Malgré ces difficultés, Aboubacar Koné veut évoluer socialement : "Je
compte créer avec un groupe de camarades une fabrique de savon, si nous
trouvons les fonds nécessaires; cela nous permettra de subvenir à beaucoup
de nos besoins quotidiens qui ne sont pas assurés. Moi, personnellement,
je souhaite avoir une formation et des matériels modernes indispensables
pour perfectionner et améliorer ma confection de chaussures. Je souhaite
avoir un moyen de déplacement me permettant d'être entièrement autonome
dans mes activités quotidiennes".
Il reste optimiste : "La détermination des différentes associations
des handicapés à oeuvrer pour le développement socioéconomique des handicapés,
et la forte implication des autorités du Mali à aider les handicapés,
garantissent un avenir prometteur. Des handicapés sont directeurs, chefs
de départements, d'entreprise et autres. Des handicapés visuels au Mali
arrivent à faire le branchement de leur ordinateur et se connectent
à l'Internet pour rechercher et trouver tout ce dont ils ont besoin.

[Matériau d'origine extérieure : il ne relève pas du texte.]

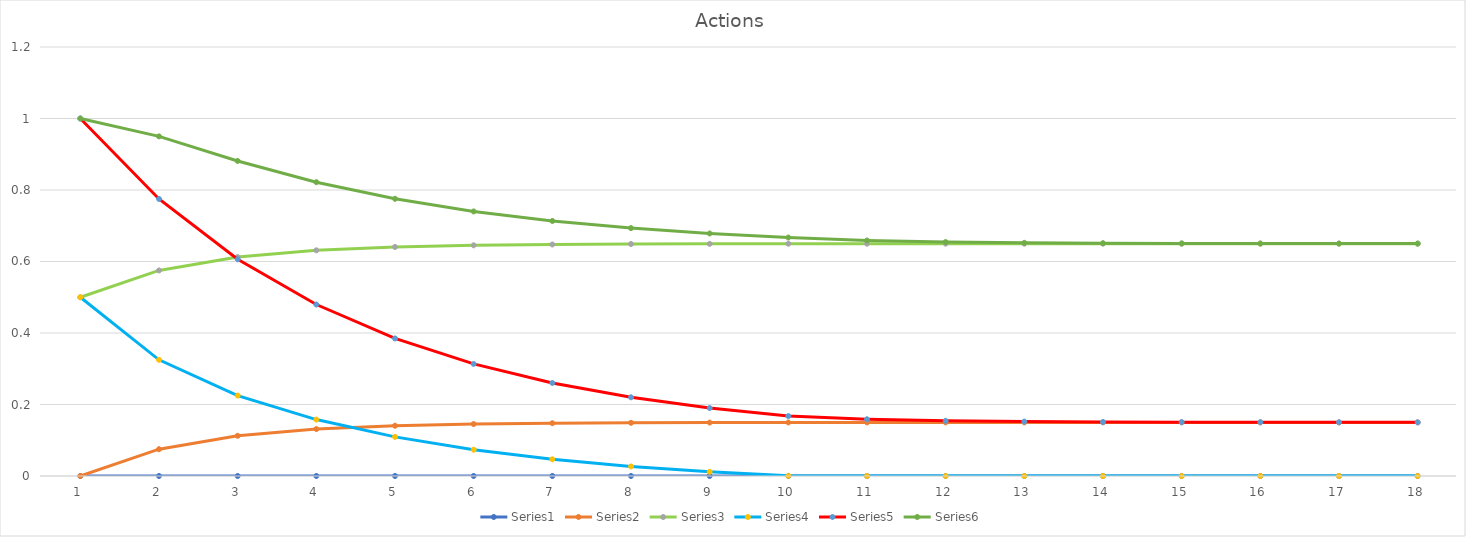
| Category | Series 0 | Series 1 | Series 2 | Series 3 | Series 4 | Series 5 |
|---|---|---|---|---|---|---|
| 0 | 0 | 0 | 0.5 | 0.5 | 1 | 1 |
| 1 | 0 | 0.075 | 0.575 | 0.325 | 0.775 | 0.95 |
| 2 | 0 | 0.112 | 0.612 | 0.225 | 0.606 | 0.881 |
| 3 | 0 | 0.131 | 0.631 | 0.158 | 0.48 | 0.822 |
| 4 | 0 | 0.141 | 0.641 | 0.109 | 0.385 | 0.775 |
| 5 | 0 | 0.145 | 0.645 | 0.074 | 0.314 | 0.74 |
| 6 | 0 | 0.148 | 0.648 | 0.047 | 0.26 | 0.713 |
| 7 | 0 | 0.149 | 0.649 | 0.027 | 0.22 | 0.693 |
| 8 | 0 | 0.149 | 0.649 | 0.012 | 0.19 | 0.678 |
| 9 | 0 | 0.15 | 0.65 | 0 | 0.168 | 0.667 |
| 10 | 0 | 0.15 | 0.65 | 0 | 0.159 | 0.659 |
| 11 | 0 | 0.15 | 0.65 | 0 | 0.154 | 0.654 |
| 12 | 0 | 0.15 | 0.65 | 0 | 0.152 | 0.652 |
| 13 | 0 | 0.15 | 0.65 | 0 | 0.151 | 0.651 |
| 14 | 0 | 0.15 | 0.65 | 0 | 0.151 | 0.651 |
| 15 | 0 | 0.15 | 0.65 | 0 | 0.15 | 0.65 |
| 16 | 0 | 0.15 | 0.65 | 0 | 0.15 | 0.65 |
| 17 | 0 | 0.15 | 0.65 | 0 | 0.15 | 0.65 |
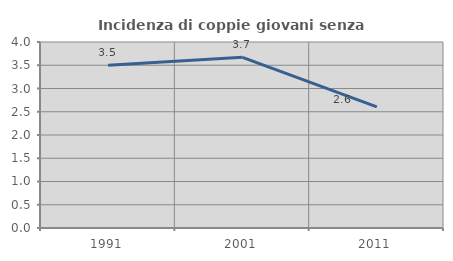
| Category | Incidenza di coppie giovani senza figli |
|---|---|
| 1991.0 | 3.499 |
| 2001.0 | 3.67 |
| 2011.0 | 2.606 |
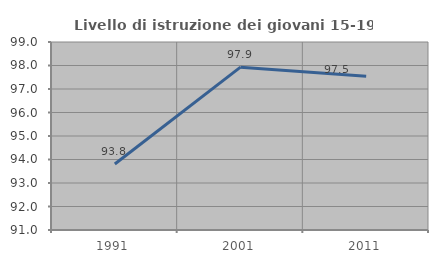
| Category | Livello di istruzione dei giovani 15-19 anni |
|---|---|
| 1991.0 | 93.808 |
| 2001.0 | 97.929 |
| 2011.0 | 97.541 |
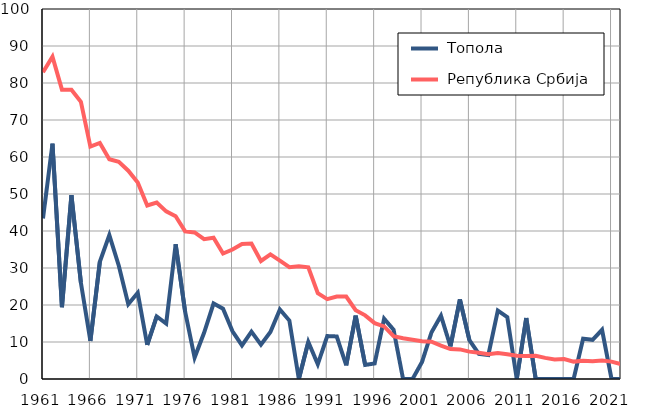
| Category |  Топола |  Република Србија |
|---|---|---|
| 1961.0 | 43.4 | 82.9 |
| 1962.0 | 63.6 | 87.1 |
| 1963.0 | 19.4 | 78.2 |
| 1964.0 | 49.7 | 78.2 |
| 1965.0 | 26 | 74.9 |
| 1966.0 | 10.3 | 62.8 |
| 1967.0 | 31.7 | 63.8 |
| 1968.0 | 38.9 | 59.4 |
| 1969.0 | 30.6 | 58.7 |
| 1970.0 | 20.2 | 56.3 |
| 1971.0 | 23.3 | 53.1 |
| 1972.0 | 9.2 | 46.9 |
| 1973.0 | 16.9 | 47.7 |
| 1974.0 | 15 | 45.3 |
| 1975.0 | 36.4 | 44 |
| 1976.0 | 18.2 | 39.9 |
| 1977.0 | 5.8 | 39.6 |
| 1978.0 | 12.5 | 37.8 |
| 1979.0 | 20.4 | 38.2 |
| 1980.0 | 19 | 33.9 |
| 1981.0 | 12.9 | 35 |
| 1982.0 | 9.1 | 36.5 |
| 1983.0 | 12.8 | 36.6 |
| 1984.0 | 9.3 | 31.9 |
| 1985.0 | 12.7 | 33.7 |
| 1986.0 | 18.8 | 32 |
| 1987.0 | 15.8 | 30.2 |
| 1988.0 | 0 | 30.5 |
| 1989.0 | 10 | 30.2 |
| 1990.0 | 4 | 23.2 |
| 1991.0 | 11.6 | 21.6 |
| 1992.0 | 11.5 | 22.3 |
| 1993.0 | 3.7 | 22.3 |
| 1994.0 | 17.1 | 18.6 |
| 1995.0 | 3.8 | 17.2 |
| 1996.0 | 4.2 | 15.1 |
| 1997.0 | 16.3 | 14.2 |
| 1998.0 | 13.3 | 11.6 |
| 1999.0 | 0 | 11 |
| 2000.0 | 0 | 10.6 |
| 2001.0 | 4.6 | 10.2 |
| 2002.0 | 12.6 | 10.1 |
| 2003.0 | 17.1 | 9 |
| 2004.0 | 8.8 | 8.1 |
| 2005.0 | 21.5 | 8 |
| 2006.0 | 10.5 | 7.4 |
| 2007.0 | 6.8 | 7.1 |
| 2008.0 | 6.5 | 6.7 |
| 2009.0 | 18.5 | 7 |
| 2010.0 | 16.7 | 6.7 |
| 2011.0 | 0 | 6.3 |
| 2012.0 | 16.5 | 6.2 |
| 2013.0 | 0 | 6.3 |
| 2014.0 | 0 | 5.7 |
| 2015.0 | 0 | 5.3 |
| 2016.0 | 0 | 5.4 |
| 2017.0 | 0 | 4.7 |
| 2018.0 | 10.9 | 4.9 |
| 2019.0 | 10.6 | 4.8 |
| 2020.0 | 13.3 | 5 |
| 2021.0 | 0 | 4.7 |
| 2022.0 | 0 | 4 |

Le 17 mai dernier, Journée mondiale de la télécommunication dont le
thème était 'connecter les personnes handicapées', beaucoup de choses
ont été faites en faveur du développement socioéconomique des personnes
handicapées. Beaucoup de choses sont faites par les associations, les
autorités, les personnes de bonne volonté, et les personnes handicapées
elles-mêmes, pour le développement des handicapés. L'lNAM (ancien Institut
des Jeunes Aveugles), le Centre d'Appareillage et d'Orthopédie aident
beaucoup les personnes handicapées. Dieu merci, nous évoluons avec les
autres !"
Propos recueillis par Abdoulaye Coulibaly, septembre 2008.